Scheduling tensor programs
Published:
Tensor programs are ubiquitous, ranging from general matrix muliplication to deep neural networks. However, due to extensive float number computation, execution them can incur high latency. Indeed, it is well-known that the rejuvenation of neural networks is very much due to the use of GPUs for these computation — thus accelerating tensor programs is of great importance.
The remaining question is how should we achieve that? In below I capsulize the methods into two categories:
- Optimize the tensor program with either reformulation or approximation- Reformulation: this optimizes only the algorithm from which the tensor program is created. For example, Strassen’s algorithm accelerates matrix multiplication since it uses less multiplications.
- Approximation: this kind of opitmization generates a new tensor program that is similar but is “cheaper”. For example, by quantization, one can obtain a significantly smaller network whose peformance is usually similar to the original net.
 
- Optimize the execution with hardware advancement- This keeps tensor program untouched, but instead optimzing how they could be executed on a given hardware. For example, the development of cuDNN is one such endeavour.
 
We are primarily interested in category 2), but with yet one more aspiration: automate the process. The approach to this end requires two ingredients:
- A language — this refers to a domain specific language through which tensor program can be specified.
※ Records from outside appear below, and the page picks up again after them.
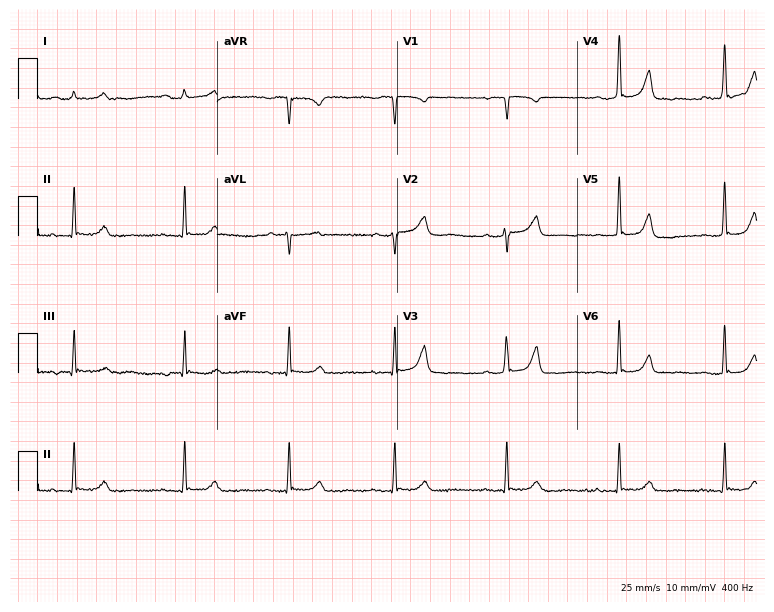
ECG — a 45-year-old woman. Screened for six findings — first-degree AV block, right bundle branch block, left bundle branch block, sinus bradycardia, atrial fibrillation, sinus tachycardia — none is recorded.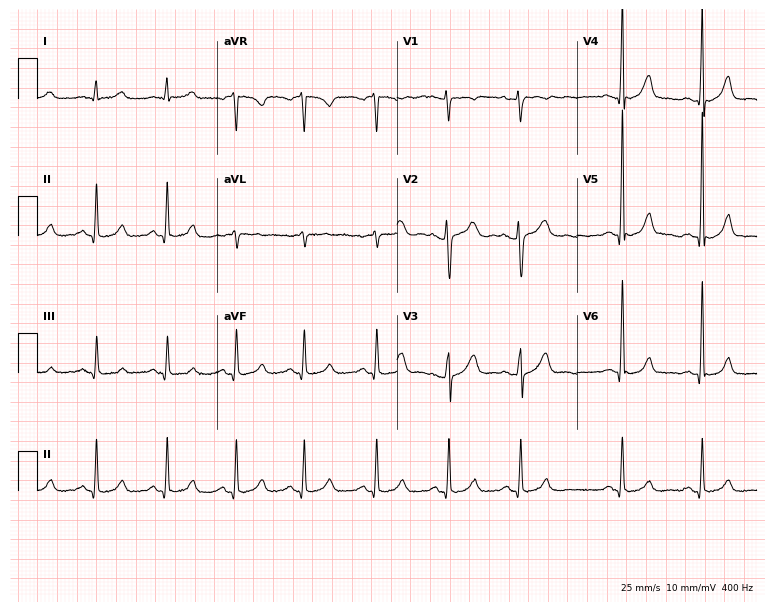
12-lead ECG from a 48-year-old female (7.3-second recording at 400 Hz). Recorded interpretation: within normal limits.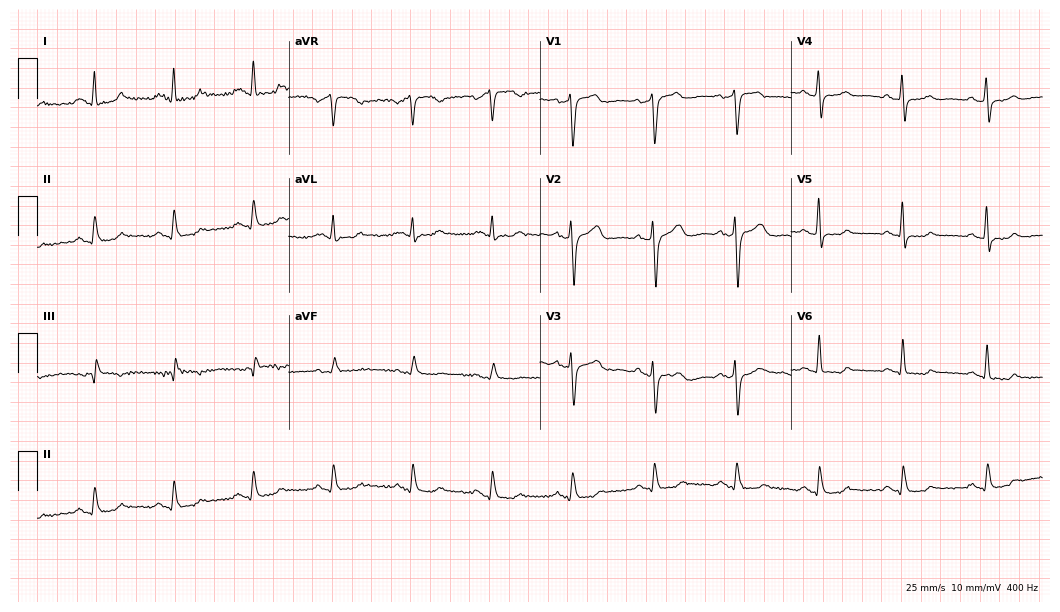
Standard 12-lead ECG recorded from a male patient, 64 years old. None of these six findings is recorded: first-degree AV block, right bundle branch block, left bundle branch block, sinus bradycardia, atrial fibrillation, sinus tachycardia.

- A compiler — this refers to a tool that can translate the high-level source code into efficient low-level implementation.
In below are two instances of the above idea.
Halide
Halide is a C++ embedded language, proposed Jonathan Ragan-Kelley and Andrew Adams in 2012.
Auto-schedulers
- OpenTuner: An extensible framework for program autotuning - By Jason Ansel et al., PACI 2014 
- Automatically Scheduling Halide Image Pipelines - By Mullapudi et al. SIGGRAPH 2016 
- Differentiable Programming for Image Processing and Deep Learning in Halide - By Tzu-Mao Li eta al., SIGGRAPH 2018 
- Learning to Optimize Halide with Tree Search and Random Programs - By Andrew Adams et al., SIGGRAPH 2019 
- Efficient automatic scheduling of imaging and vision pipelines for the GPU - By Lunke Andreson et al., Proceedings of the ACM on Programming Languages 2021 
TVM
TVM is a Python embedded language; its grammar is very much similar to tensorflow, pytorch.
Auto-schedulers
- AutoTVM: - Learning to Optimize Tensor Programs - By Chen et al., Neurips 2018 
- Ansor: - Ansor : Generating High-Performance Tensor Programs for Deep Learning - By Zhang et al., USENIX 2020 
Difference between Halide and TVM
Language expressiveness difference
Halide supports DAG like computational logics. TVM is fully compatible with Tensorflow and PyTorch, so it also supports recurrent network architectures.
Auto-scheduler algorithms difference
- The autoscheduler in Halide schedules a program stage by stage, where astageis a functional object. At each stage, it makes two type of decisions- Cross-stage granularity:
- Intra-stage order:
 
- The autoscheduler in TVM divides the computation graph into independent operators(an operator is similar to a stage in Halide), then optimize each operator separately.